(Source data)
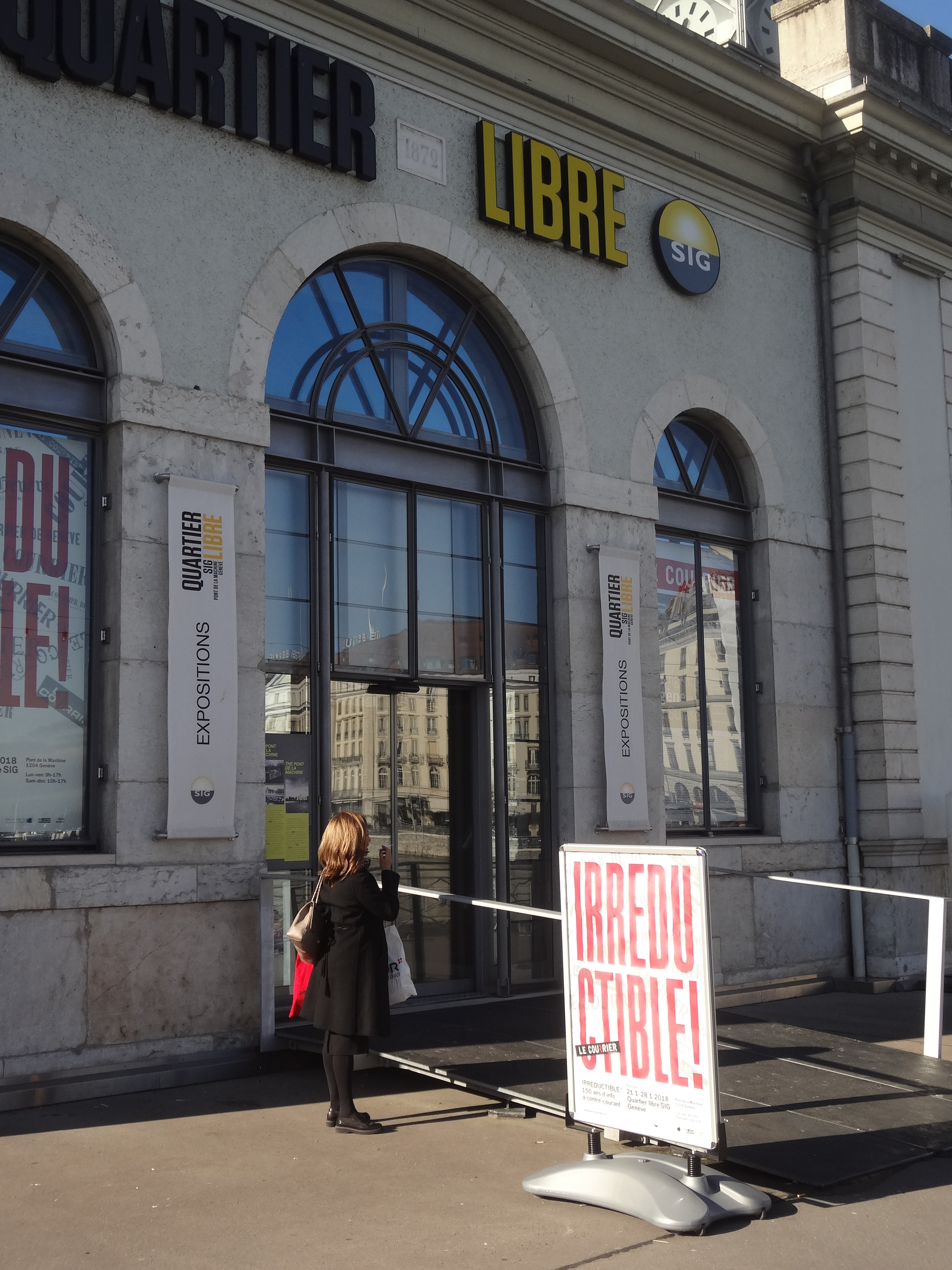 "Irréductible ! ". Exposition du journal Le Courrier pour ses 150 ans, du 21 au 28 janvier 2018, à l'arcade « Quartier libre » des SIG sur le pont de la Machine, à Genève.
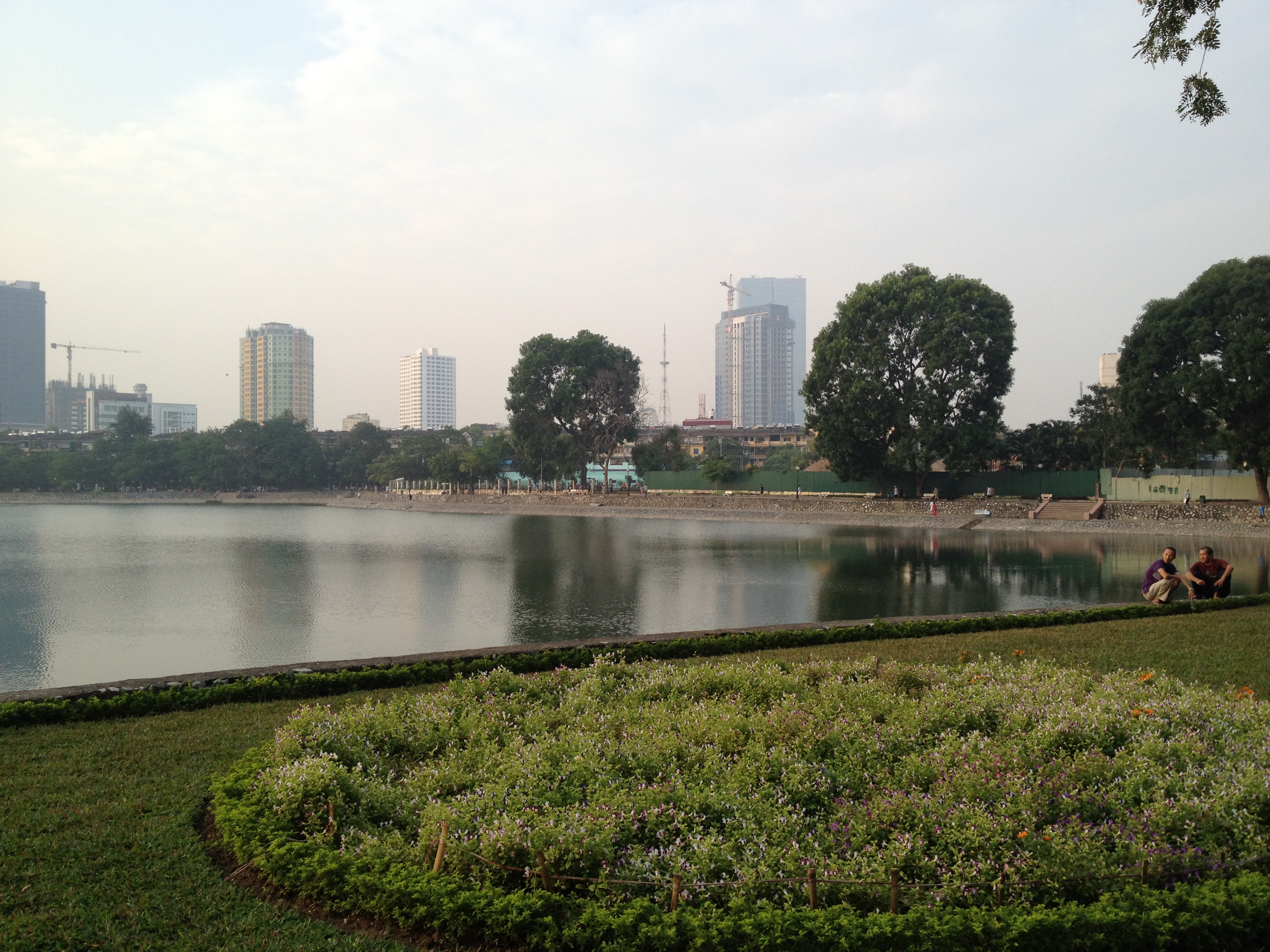 Công viên Indira Gandhi, Hà Nội, Việt Nam.
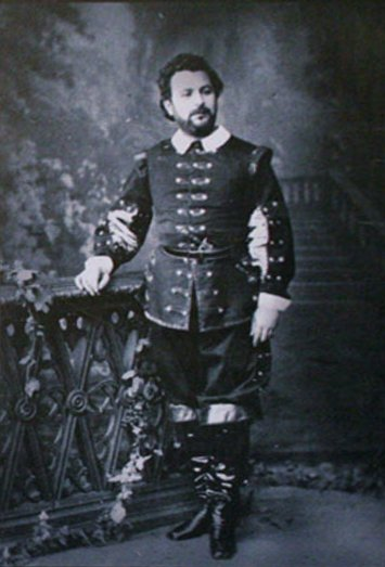 Foto del tenor Andrés Marín posando caracterizado para una actuación.
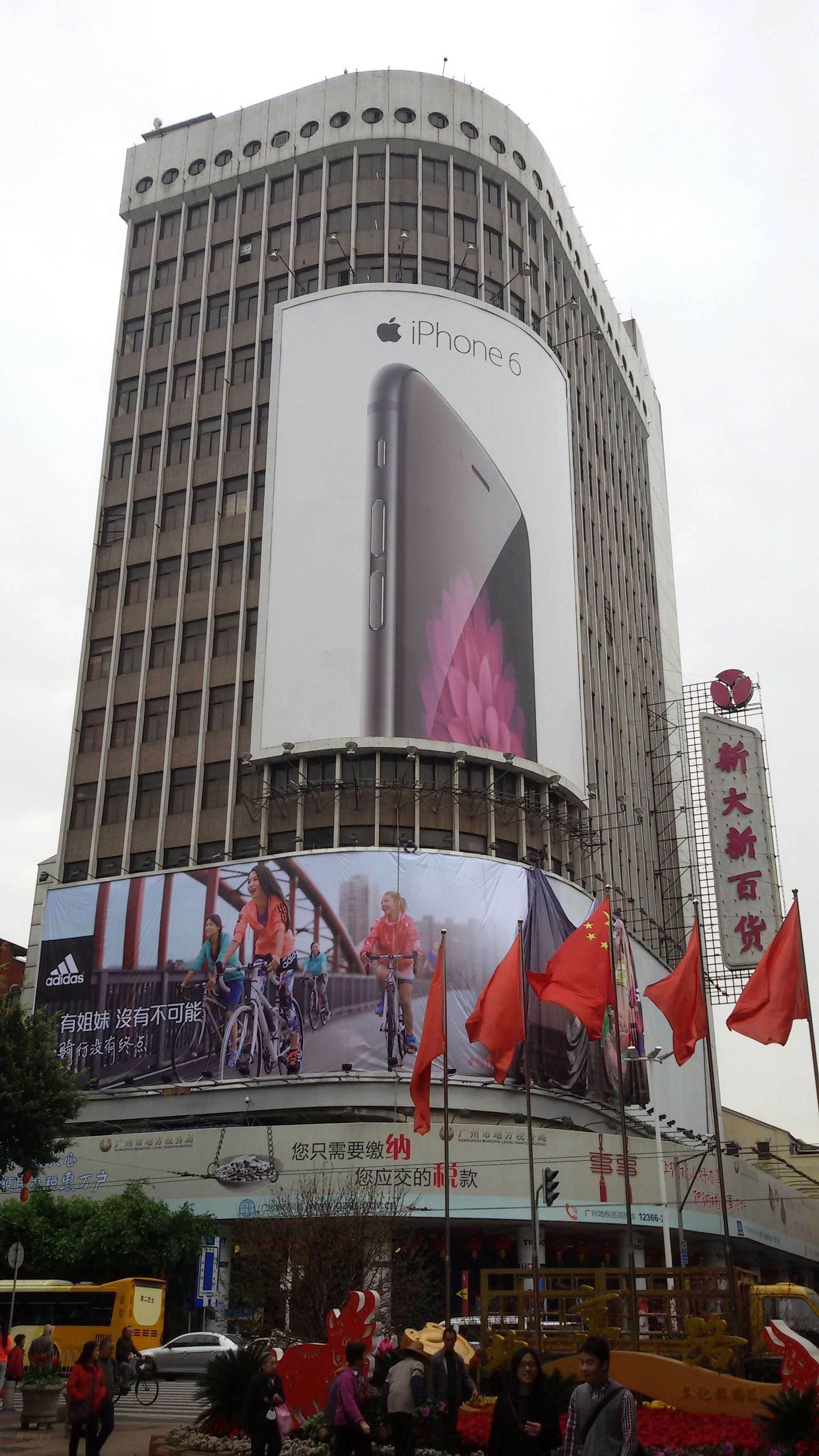 粵語: 新大新總店（中山五路）
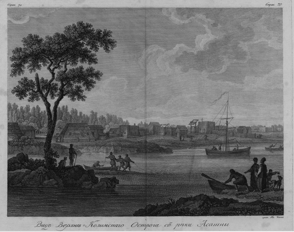 Вид Верхне-Колымского острога с реки Асашны; Гравировал Иван Ческий. Атлас карт и рисунков к путешествию в Северо - восточную часть России и на острова северной части Тихого океана флота капитана Г. Сарычева.1802.
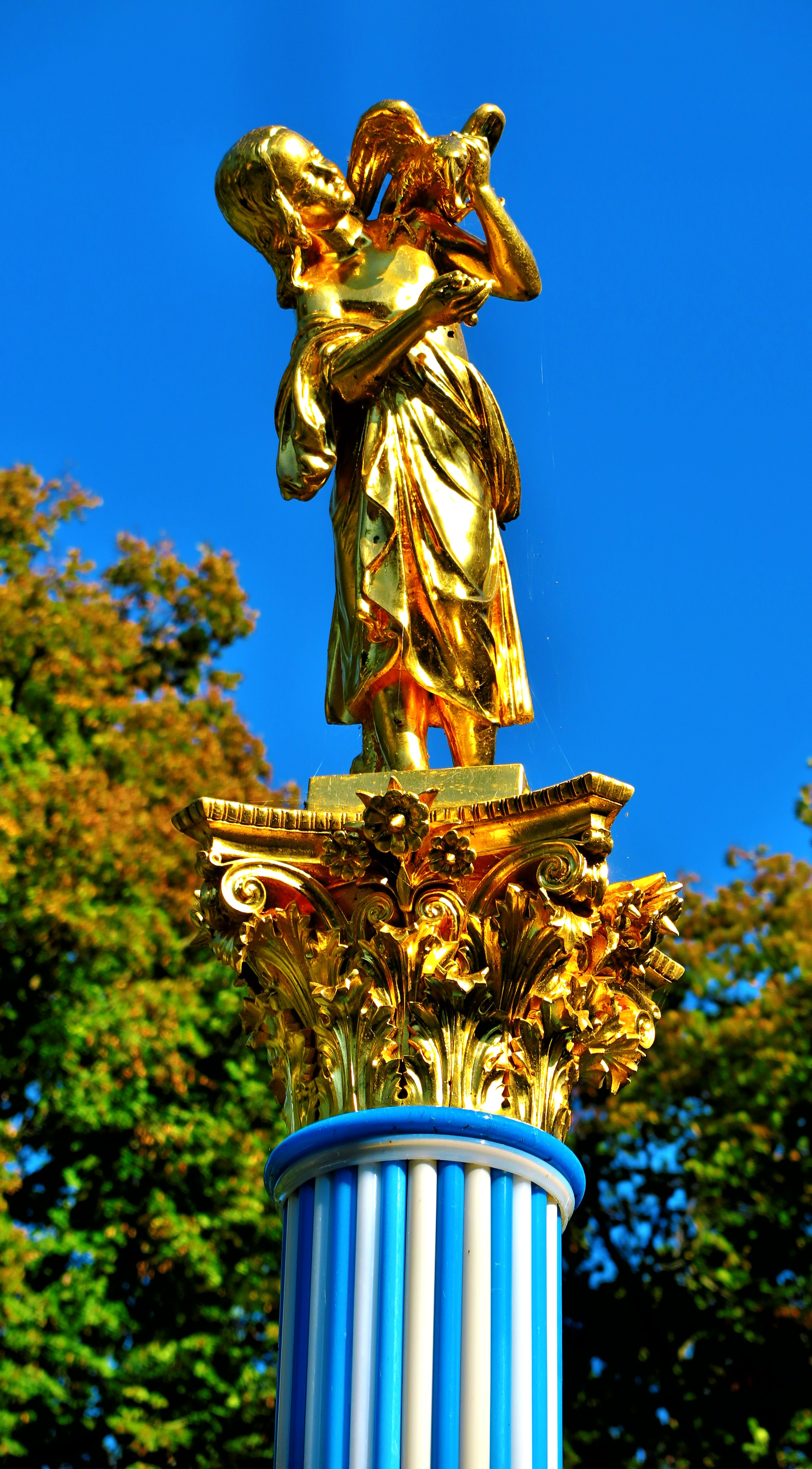 Die Gläserne Säule im Zentrum des Rosariums
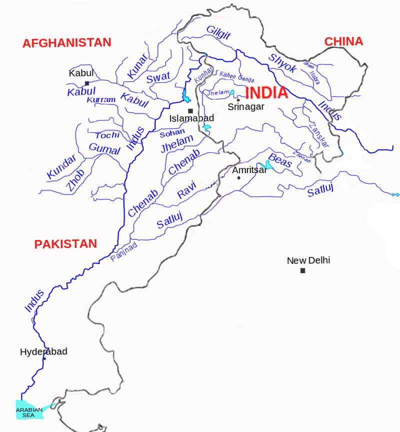 Indus River Basin
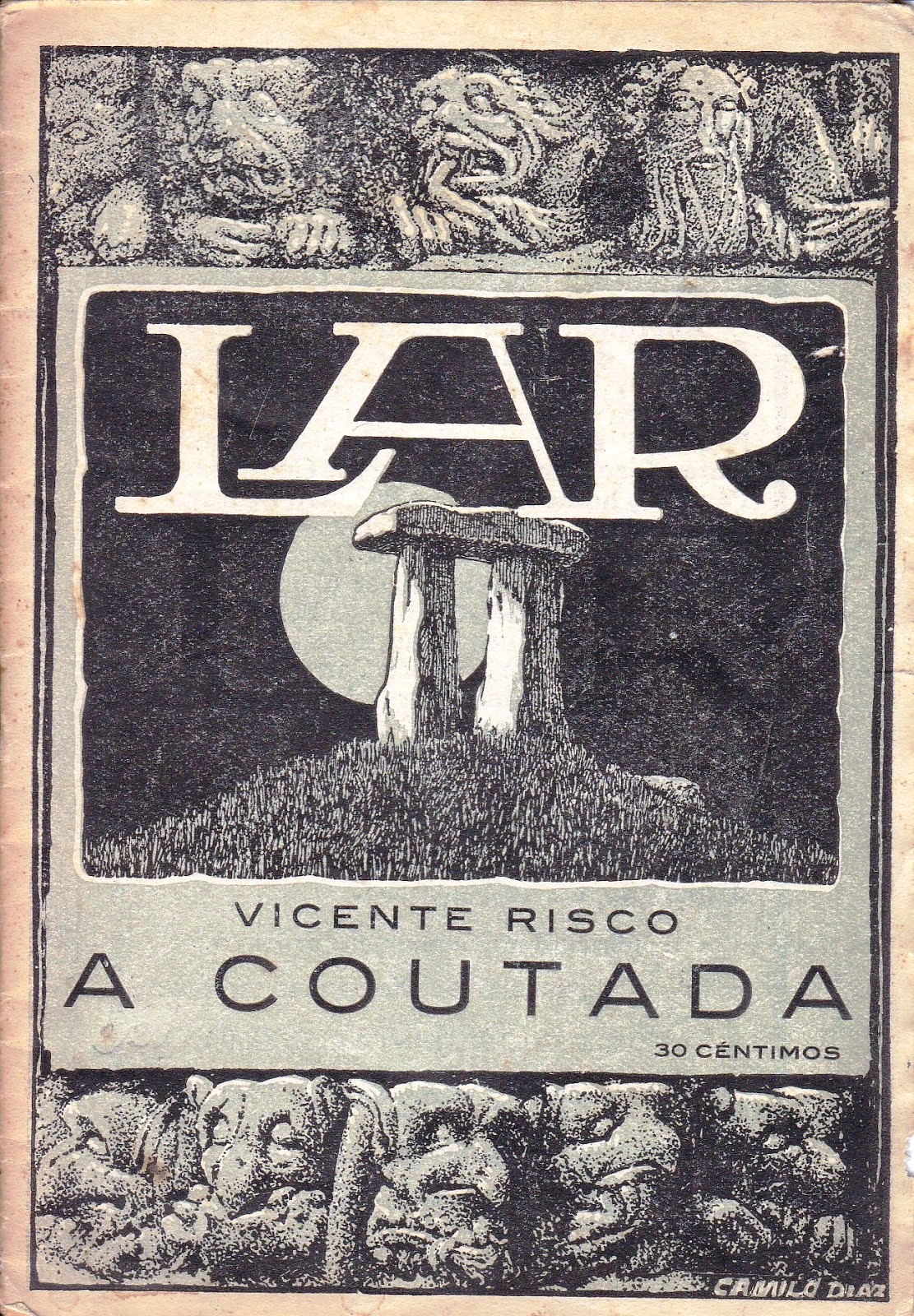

What this task involves » Every record must be duplicated exactly, except for the pictures, which are left out.

Answer space »
 "Irréductible ! ". Exposition du journal Le Courrier pour ses 150 ans, du 21 au 28 janvier 2018, à l'arcade « Quartier libre » des SIG sur le pont de la Machine, à Genève.
 Công viên Indira Gandhi, Hà Nội, Việt Nam.
 Foto del tenor Andrés Marín posando caracterizado para una actuación.
 粵語: 新大新總店（中山五路）
 Вид Верхне-Колымского острога с реки Асашны; Гравировал Иван Ческий. Атлас карт и рисунков к путешествию в Северо - восточную часть России и на острова северной части Тихого океана флота капитана Г. Сарычева.1802.
 Die Gläserne Säule im Zentrum des Rosariums
 Indus River Basin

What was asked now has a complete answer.